Сузаку улыбается аколиту Чуаи и настоятельнице.
— Наши связи с миром внизу вяжут нас, как канаты. Разрежь их — и будешь так же счастлива, как дорогие сестры.
— Моих «дорогих сестер» вытащили из борделей и ярмарочных шоу уродцев, и, возможно, им здесь лучше. Я потеряла большее, а Эномото… — настоятельница Изу и аколит Чуаи вздрагивают от упоминания с таким яростным презрением имени настоятеля, — так и не встретился со мной с того времени, когда купил меня. И хватит… — Орито едва сдерживается, чтобы не наставить на него палец, как делают разгневанные голландцы, — потчевать меня вашими банальностями о судьбе и божественном балансе. Просто дайте мне мое «Утешение». Пожалуйста. Женщины хотят ужинать.
— Вряд ли подобает самой новой сестре, — начинает настоятельница, — обращаться…
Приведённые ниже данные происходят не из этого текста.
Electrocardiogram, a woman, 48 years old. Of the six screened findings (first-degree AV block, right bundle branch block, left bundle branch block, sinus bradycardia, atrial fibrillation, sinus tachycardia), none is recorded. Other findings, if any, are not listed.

Сузаку останавливает ее вежливым поднятием руки:
— Давайте выкажем ей небольшое снисхождение, настоятельница, даже если она этого недостойна. Упрямство чаще всего укрощается добротой, — монах наливает мутную жидкость в каменную чашку размером с наперсток.
«Видишь, как медленно он делает, — думает она, — чтобы усилить твою жажду».
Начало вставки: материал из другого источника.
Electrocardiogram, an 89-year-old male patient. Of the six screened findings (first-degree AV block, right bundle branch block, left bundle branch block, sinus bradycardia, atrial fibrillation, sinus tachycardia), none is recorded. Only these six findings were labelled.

Орито останавливает руку, схватившую чашку с протянутого ей подноса.
Отворачивается, чтобы рукав скрыл от всех вульгарный процесс питья.
— Как только тебя одарят, — обещает Сузаку, — у тебя сразу возникнет чувство, что твое место здесь.
«Никогда, — думает Орито, — никогда». Язык впитывает маслянистую жидкость…
…и кровь ускоряет бег, артерии расширяются, и блаженство разливается по ее суставам.
— Богиня не выбирала тебя, — говорит настоятельница Изу. — Ты выбрала Богиню.
Теплые снежинки планируют на кожу Орито, тают, что-то шепча.
Каждый вечер докторская дочь хочет спросить Сузаку о составе «Утешения». Каждый вечер сдерживается. «Вопрос, — знает она, — вызовет разговор, а разговор — шаг к согласию со случившимся».
— Что хорошо для тела, — говорит Сузаку рту Орито, — то хорошо для души.
Ужин — это праздник в сравнении с завтраком. После краткого благодарения экономка Сацуки и сестры едят соевый творог, обвалянный в кунжутных семечках и обжаренный в масле с чесноком, маринованные баклажаны, сардины и белый рис. Даже самые надменные монахини вспоминают о своем бедняцком прошлом, когда могли только мечтать о такой еде, и наслаждаются каждым кусочком. Настоятельница ушла с учителем Сузаку на ужин к учителю Генму, поэтому настроение в Длинном зале спокойное и умиротворенное. Когда все съедено, а посуда и палочки вымыты, сестры курят трубки за столом, делятся историями, играют в маджонг, перечитывают — или просят кого-нибудь перечитать — новогодние письма и слушают, как Хацуне играет на кото. Действие «Утешения» немного ослабевает с каждым вечером, замечает Орито. Она уходит, как всегда, не попрощавшись. «Подождем, пока ее одарят, — чувствует она мысли женщин. — Подождем, пока ее живот станет большим, как скала, и тогда ей понадобимся мы, чтобы помочь скрести, приносить и таскать».
Вернувшись в келью, Орито находит разожженный очаг. Яиои.
Неприязнь Умегае и враждебность Кагеро побуждают ее отвергнуть Дом.
«Но доброта Яиои, — боится она, — примирит ее со здешней жизнью…»
…и приблизит тот день, когда храм Ширануи станет ее домом.
«Кто знает, — гадает она, — а вдруг Яиои всего лишь выполняет приказ Генму?»
Орито, в смятении и дрожа от ледяного воздуха, обтирается куском материи.
Она ложится на бок под одеяла, глядя на огненный сад.
Ветки хурмы провисают от спелых фруктов. Они светятся в сумерках.
Ресница в небе вырастает в цаплю; неуклюжая птица опускается…
У нее зеленые глаза и красное оперение; Орито боится ее неловкого клюва.
Цапля говорит, конечно же, на голландском: «Ты прекрасна».
Орито не желает поощрять цаплю, не желает и прогонять.
Она — во дворе Дома сестер: слышит, как стонет Яиои. Сухие листья летят, как летучие мыши; летучие мыши летят, как сухие листья.
«Как мне убежать? — вопрос вслух. — Ворота закрыты».
«С каких пор, — надсмехается лунно-серый кот, — кошкам нужны ключи?»
«Нет времени, — раздражение переполняет ее, — для загадок».
«Сначала убеди их, — говорит кот, — что ты здесь всем довольна».
«Почему, — спрашивает она, — я вообще должна убеждать их в этой лживой довольности?»
«Потому что только тогда, — отвечает кот, — они перестанут следить за тобой».